Adventures in Mammograms, Part Two
This time, the power was on. The appointment went smoothly and quickly; there and back in less than an hour. They apologized for inconveniencing me last time, and, to prove their repentance, they paid for my parking.
So--no worries. If you haven't scheduled your own mammo, maybe you should. They're really not that bad, and they're quite important.
It helps if you know the drill:
When making the appointment: Pay attention to the calendar. Some times of the month are more painful than others.
When getting dressed, the day of: No deodorant. Wear a top and pants, or a top and a skirt, not a dress. Otherwise you'll be naked all over when you only have to be naked on top. (Unless you like prancing around in a gown that barely clears your butt.) Bring a scrunchie, to keep your hair out of the way.

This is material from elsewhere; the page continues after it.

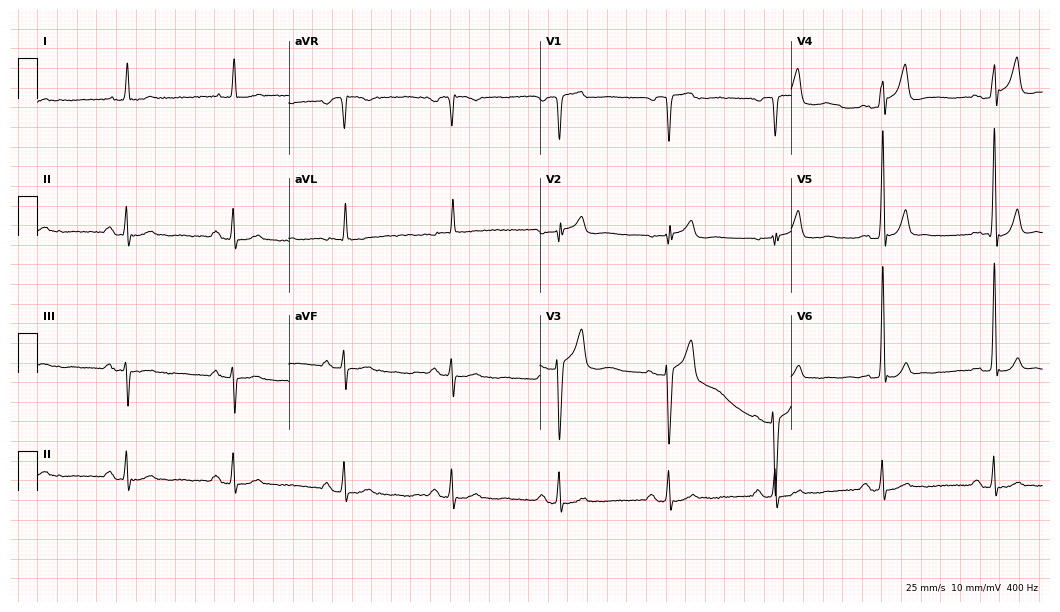
Standard 12-lead ECG recorded from a male patient, 81 years old. None of these six findings is recorded: first-degree AV block, right bundle branch block, left bundle branch block, sinus bradycardia, atrial fibrillation, sinus tachycardia. Only these six findings were labelled.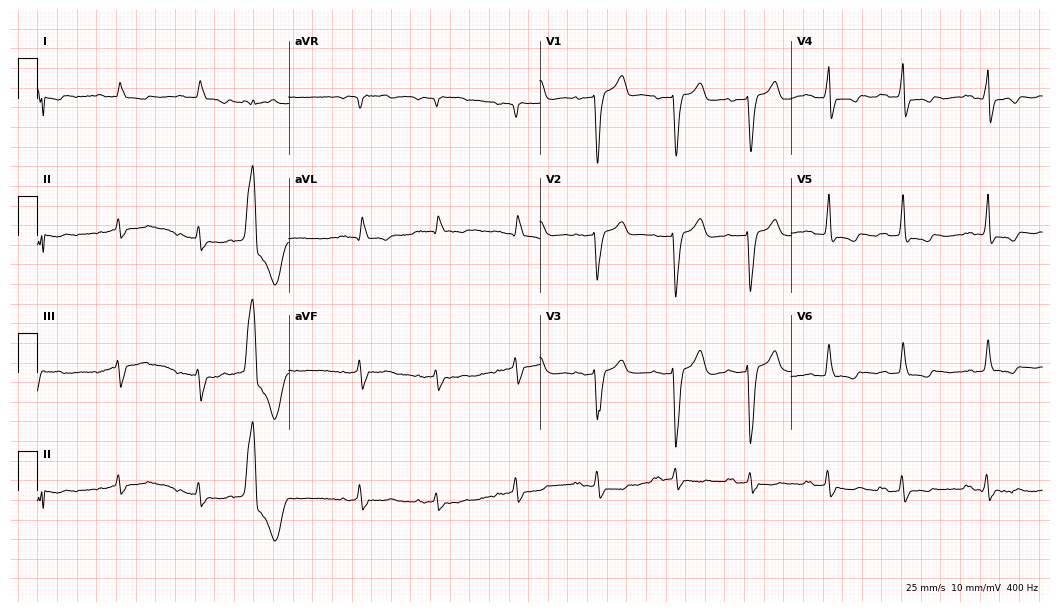
12-lead ECG from a man, 72 years old. Screened for six findings — first-degree AV block, right bundle branch block, left bundle branch block, sinus bradycardia, atrial fibrillation, sinus tachycardia — none is recorded. Findings outside these six are not listed.

In the parking ramp: Stay to the left of the pillar, as counter-intuitive as that might feel. Watch out for confused and sad old people, wandering on foot and in cars, as in any hospital ramp.
In the mammogram room: Try your best to be a contortionist. The technician tells you, Face the machine, feet forward, head back, shoulders down, grab the handle here, relax your shoulders, stomach out--that's in, push it out--shoulders down, don't breathe, I said relax your shoulders.
You say, You're kind of asking me to do the impossible, and the technician says, Chin up, don't breathe.
I've been getting annual exams for ten years now, and they no longer trouble me. For a while, though, they made me cry; not because they were painful, but because they made me sad. My sister had recently died of breast cancer, and the waiting room at the Piper Breast Center reminded me so much of her. It's a girly place, with a display of antique tea cups (just like Kristin had), arrangements of fresh flowers, and romantic paintings of rosy-cheeked women.
One year the technician said, in an offhand way, Hmmm, one is smaller than the other, and not only did that trigger a brief obsession to figure out which one (still undetermined) but it also annoyed me. She could just as easily have characterized one as bigger than the other, you know.
But now, knowing as many women as I do who have had lumpectomies, and biopsies, and mastectomies, I sail through, feeling deeply fortunate that I am still whole. Lopsided, perhaps. But healthy, and whole.